(Items from a data source)
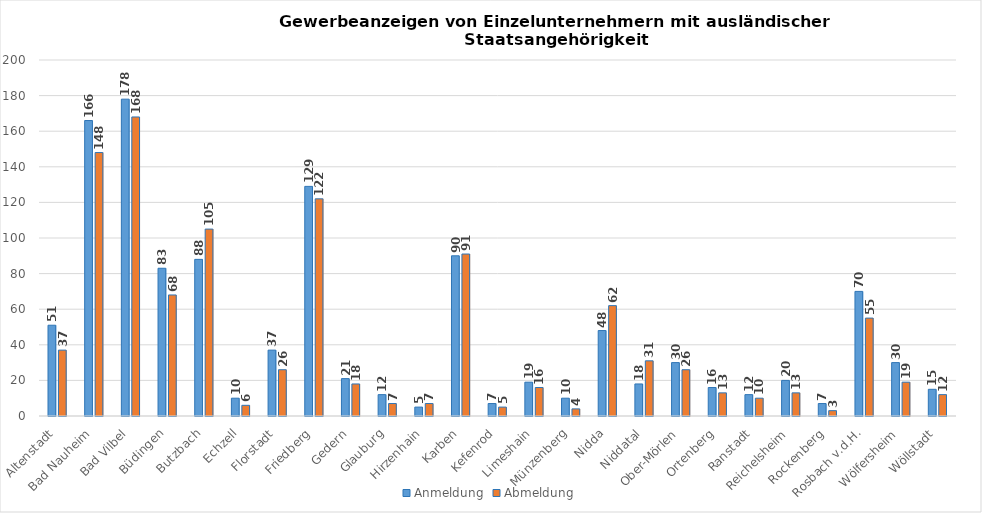
| Category | Anmeldung | Abmeldung |
|---|---|---|
| Altenstadt | 51 | 37 |
| Bad Nauheim | 166 | 148 |
| Bad Vilbel | 178 | 168 |
| Büdingen | 83 | 68 |
| Butzbach | 88 | 105 |
| Echzell | 10 | 6 |
| Florstadt | 37 | 26 |
| Friedberg | 129 | 122 |
| Gedern | 21 | 18 |
| Glauburg | 12 | 7 |
| Hirzenhain | 5 | 7 |
| Karben | 90 | 91 |
| Kefenrod | 7 | 5 |
| Limeshain | 19 | 16 |
| Münzenberg | 10 | 4 |
| Nidda | 48 | 62 |
| Niddatal | 18 | 31 |
| Ober-Mörlen | 30 | 26 |
| Ortenberg | 16 | 13 |
| Ranstadt | 12 | 10 |
| Reichelsheim | 20 | 13 |
| Rockenberg | 7 | 3 |
| Rosbach v.d.H. | 70 | 55 |
| Wölfersheim | 30 | 19 |
| Wöllstadt | 15 | 12 |
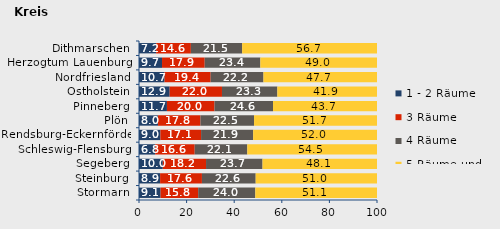
| Category | 1 - 2 Räume | 3 Räume | 4 Räume | 5 Räume und mehr |
|---|---|---|---|---|
| Stormarn | 9.061 | 15.808 | 23.996 | 51.135 |
| Steinburg | 8.868 | 17.577 | 22.581 | 50.974 |
| Segeberg | 9.999 | 18.167 | 23.734 | 48.1 |
| Schleswig-Flensburg | 6.813 | 16.597 | 22.094 | 54.496 |
| Rendsburg-Eckernförde | 8.998 | 17.087 | 21.883 | 52.032 |
| Plön | 7.993 | 17.832 | 22.521 | 51.655 |
| Pinneberg | 11.735 | 19.985 | 24.595 | 43.684 |
| Ostholstein | 12.885 | 21.98 | 23.266 | 41.869 |
| Nordfriesland | 10.74 | 19.37 | 22.186 | 47.704 |
| Herzogtum Lauenburg | 9.673 | 17.938 | 23.374 | 49.015 |
| Dithmarschen | 7.216 | 14.584 | 21.54 | 56.66 |
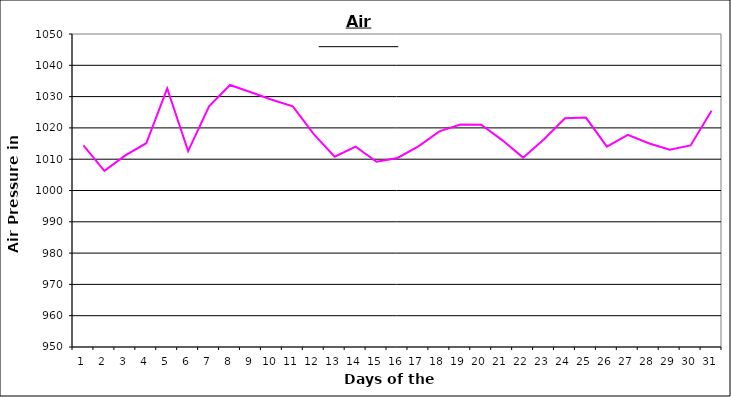
| Category | Series 0 |
|---|---|
| 0 | 1014.4 |
| 1 | 1006.3 |
| 2 | 1011.2 |
| 3 | 1015.1 |
| 4 | 1032.6 |
| 5 | 1012.6 |
| 6 | 1026.9 |
| 7 | 1033.7 |
| 8 | 1031.4 |
| 9 | 1029 |
| 10 | 1026.9 |
| 11 | 1018 |
| 12 | 1010.8 |
| 13 | 1014 |
| 14 | 1009.2 |
| 15 | 1010.4 |
| 16 | 1014.1 |
| 17 | 1018.9 |
| 18 | 1021.1 |
| 19 | 1021 |
| 20 | 1016.1 |
| 21 | 1010.5 |
| 22 | 1016.4 |
| 23 | 1023.1 |
| 24 | 1023.3 |
| 25 | 1014 |
| 26 | 1017.8 |
| 27 | 1015.1 |
| 28 | 1013 |
| 29 | 1014.4 |
| 30 | 1025.5 |

PROBLEM — From the line containing "2 | 1011.2 |" down to the last line, reproduce the records exactly. Include both ends.

FINISHED EXERCISE —
| 2 | 1011.2 |
| 3 | 1015.1 |
| 4 | 1032.6 |
| 5 | 1012.6 |
| 6 | 1026.9 |
| 7 | 1033.7 |
| 8 | 1031.4 |
| 9 | 1029 |
| 10 | 1026.9 |
| 11 | 1018 |
| 12 | 1010.8 |
| 13 | 1014 |
| 14 | 1009.2 |
| 15 | 1010.4 |
| 16 | 1014.1 |
| 17 | 1018.9 |
| 18 | 1021.1 |
| 19 | 1021 |
| 20 | 1016.1 |
| 21 | 1010.5 |
| 22 | 1016.4 |
| 23 | 1023.1 |
| 24 | 1023.3 |
| 25 | 1014 |
| 26 | 1017.8 |
| 27 | 1015.1 |
| 28 | 1013 |
| 29 | 1014.4 |
| 30 | 1025.5 |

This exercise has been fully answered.